Thanks I figured it was way overkill especially for a 40 breeder which shouldn't weigh more than 200 lbs

NP, I always overbuild when engineering but you far exceed overkill. Also you are a bit off on your weight estimate. Depending on rock, sand, and equipment you can estimate a 40g to be 500-600lbs. The 20 sump half or so of that.
 
Oh ya hah idk what I was thinking when I said 200 lbs he'll if I could get a full blown 40 gallon reef to weigh only 200 lbs then I'd be golden! I was planning on skinning front and back in 1/4" to 1/2" (haven't decided yet) extending 6" past the length of the stand on both sides. I plan on putting an electrical cabinet on one side and some selfs for supplies on the other. So considering that can the vertical corner posts be reduced to 2x2s if I have the added plywood skin?
 
Yes, if you skin with ¼” you can reduce to 2x2. This is assuming you make good, square glued joints and do not over or under utilize screws. Structurally, if you build a cabinet to fit directly under the rim of the 40 and used interlocking miter joints, glue alone and ¼” plywood could support the weight.
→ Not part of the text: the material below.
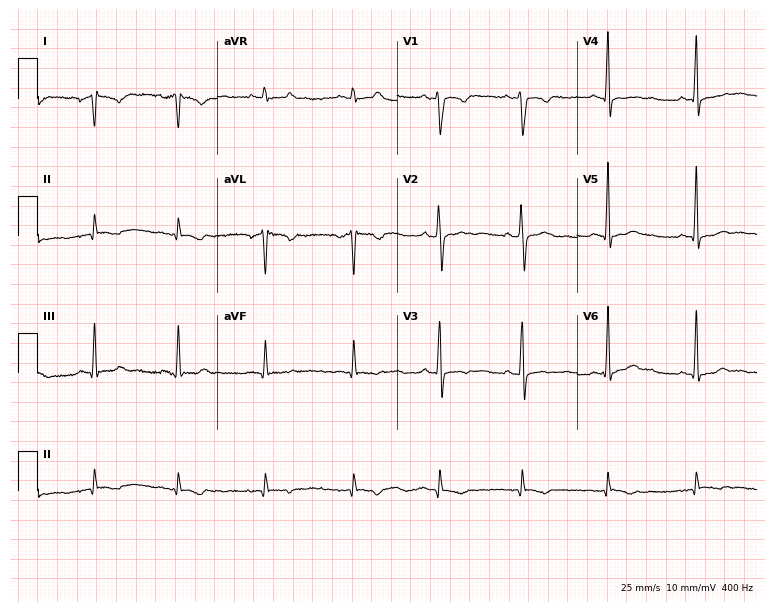
12-lead ECG (7.3-second recording at 400 Hz) from a woman, 70 years old. Screened for six findings — first-degree AV block, right bundle branch block (RBBB), left bundle branch block (LBBB), sinus bradycardia, atrial fibrillation (AF), sinus tachycardia — none is recorded. Only these six findings were labelled.
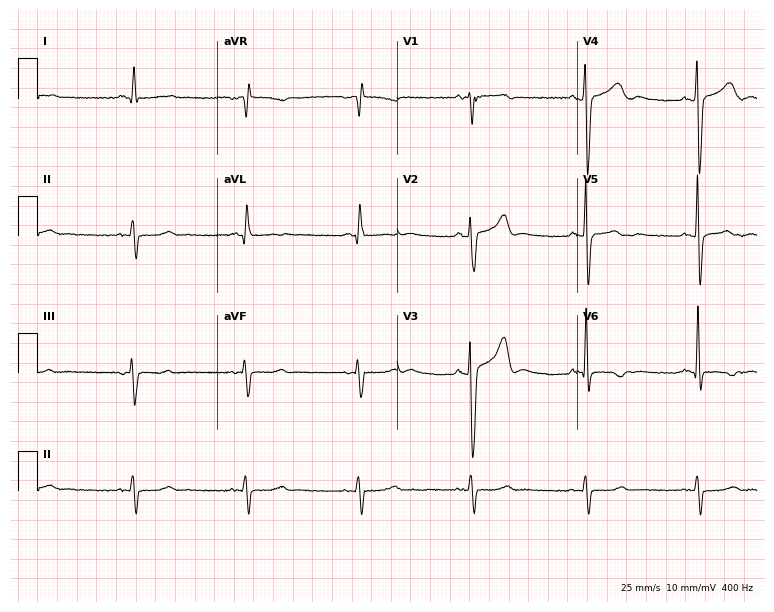
Resting 12-lead electrocardiogram (7.3-second recording at 400 Hz). Patient: a male, 57 years old. None of these six findings is recorded: first-degree AV block, right bundle branch block, left bundle branch block, sinus bradycardia, atrial fibrillation, sinus tachycardia. Other findings, if any, are not listed.

To negate lateral force when leaning on the stand, putting 2x2 inside the corners would significantly increase gluing surface preventing joint failures. As you are building the top larger than the tank, it is a good idea to include framing under the top under the tank rim as you have in your plan. This is to prevent a tank seam popping due to uneven suppor
 
Thanks for the help I think I'll remove the white and green boards and switch the vertical corner supports from 2x4's to 2x2's
 
Definitely overkill..... Personally though, I would use 2x3's around the entire build and not mess with 2x2's..... Other than that, keep the middle open for working in the sump.....

Here's a few of mine:
Current 90g rimless with 40B sump, 2x4's top and bottom rim, 2x3's for legs, 1x3's for screw and glue suppot on the insides....
standsin1.jpg


newsetup1.jpg


Stand for my brothers display, standard 90g with 40B sump, all 2x4 construction....
keithstand.jpg


dc59899b.jpg


My 180g old setup was 2x6's for top rim and legs, 2x4's for the bottom rim, 75g sump....
180stand4.jpg


180stand5.jpg


Plumbingstarted.jpg
 
No way I would use a stand built like this without an outer "skin" to keep it from wracking. Maybe I'm missing something, but this seems very dangerous.
 
No way I would use a stand built like this without an outer "skin" to keep it from wracking. Maybe I'm missing something, but this seems very dangerous.
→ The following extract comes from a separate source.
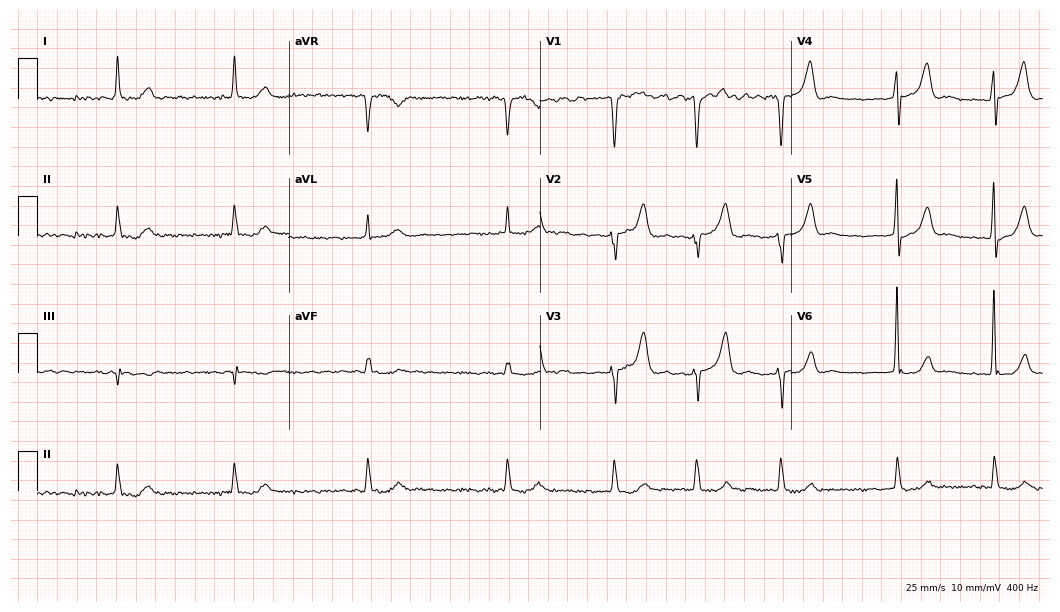
Standard 12-lead ECG recorded from a male, 72 years old. The tracing shows atrial fibrillation (AF).

You slap the outer skin on the custom stand once you have it all setup and running... that's what I did. Easy peezie.
 
No way I would use a stand built like this without an outer "skin" to keep it from wracking. Maybe I'm missing something, but this seems very dangerous.

The main structure is ridiculously solid and I've never had a problem and have known dozens of reefers who also did these exact stands and you actually linked the largest thread to it in here.... I would park my car on top of that thing and not worry about it.

Once you build the stand with this much lumber you would only need to skin it with a ridiculously thin (and cheap) piece of plywood, this structure is what holds it and not the plywood. With as much titebond III and screws that are used there's no way I could see anything happening. I wish I knew who bought my 180 because Im guessing the stand is still going strong.

Especially with him just talking about doing a 40B I would just build a stand out of nothing but 3/4" plywood and be done with it.
 
You slap the outer skin on the custom stand once you have it all setup and running... that's what I did. Easy peezie.

Exactly, and you can make the skin completely removable for ease of access. The skin is nice but not necessary by any means....

Yours actually came out really nice Keith.
 
Especially with him just talking about doing a 40B I would just build a stand out of nothing but 3/4" plywood and be done with it.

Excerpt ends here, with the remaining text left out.